Alright, let’s return to the previous example above and discuss the parameters a little bit more. Notice how in both the Profile and Post examples there are additional parameters, some of which are assigned a default value of None. When writing a class, you may desire to provide the code that makes use of its objects some flexibility in how the class is instantiated. For example, in the Profile class constructor, the parameter dsuserver is not assigned a default value, therefore the only way to create an instance of the class is to pass a value for the parameter. Whereas, since the other two parameters have been assigned default values, they can be optionally assigned.

The use of default values can be a useful way to guarantee that your class is used the way you intended. However, without adequate protections in place, parameter requirements can be ignored. To get around this constraint, many of you opted to pass in empty strings rather than an actual server address in assignment 2. For the most part, this workaround was largely acceptable because you also had the ability to assign the required parameter to the attribute reference. But what if upon instantiation, the Profile class called code that either validated the parameter value or attempted to use it for it’s intended purpose? Without error handling, the program would crash whenever the class was instanced. So it’s important to take these types of use cases and outcomes into consideration when writing a class. Given the way the dsuserver variable is used by the Profile class, do you think it should be assigned a default value rather than be a required parameter?

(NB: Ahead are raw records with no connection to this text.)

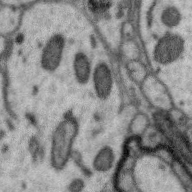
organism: Zebra finch
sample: Brain
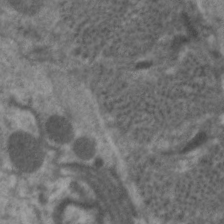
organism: C. elegans
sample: Pharynx
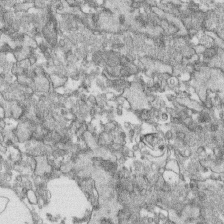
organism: Human
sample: CRL-1474
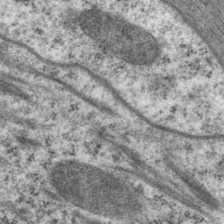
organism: P. pacificus
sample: Pharynx
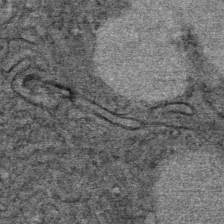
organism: Mouse
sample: Mouse Salivary gland
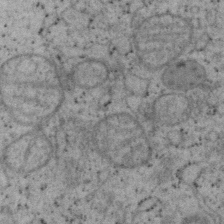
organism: Human
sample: HeLa cells
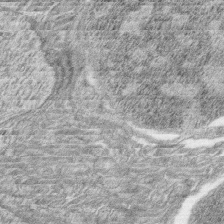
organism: Zebrafish
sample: synaptic ribbons in rod cells and cone cells

The last aspect of classes that we will discuss for this lecture is the role of methods in class objects. Again, we’ll return to the Profile class as our reference point:

def get_posts(self) -> list:
	return self._posts

def add_post(self, post: Post) -> None:
	self._posts.append(post)

The get_posts and add_post methods in the example above are taken directly from the Profile class. At first glance, you’ll notice that they look identical to the functions that you have been writing throughout this course. Like a function, the method is defined using the def keyword, accepts parameters, and supports the optional specification of a return type. However, notice that even if when we don’t intend to use a parameter, as is the case with get_posts, the self parameter is specified. The purpose of a class method is to act upon the class instance in some way, therefore a method must have a way to access the attributes of its class. As with the class constructor, all method signatures (The signature of a method refers to the combination of name, parameters, and return type.) in a class must be assigned the self parameter.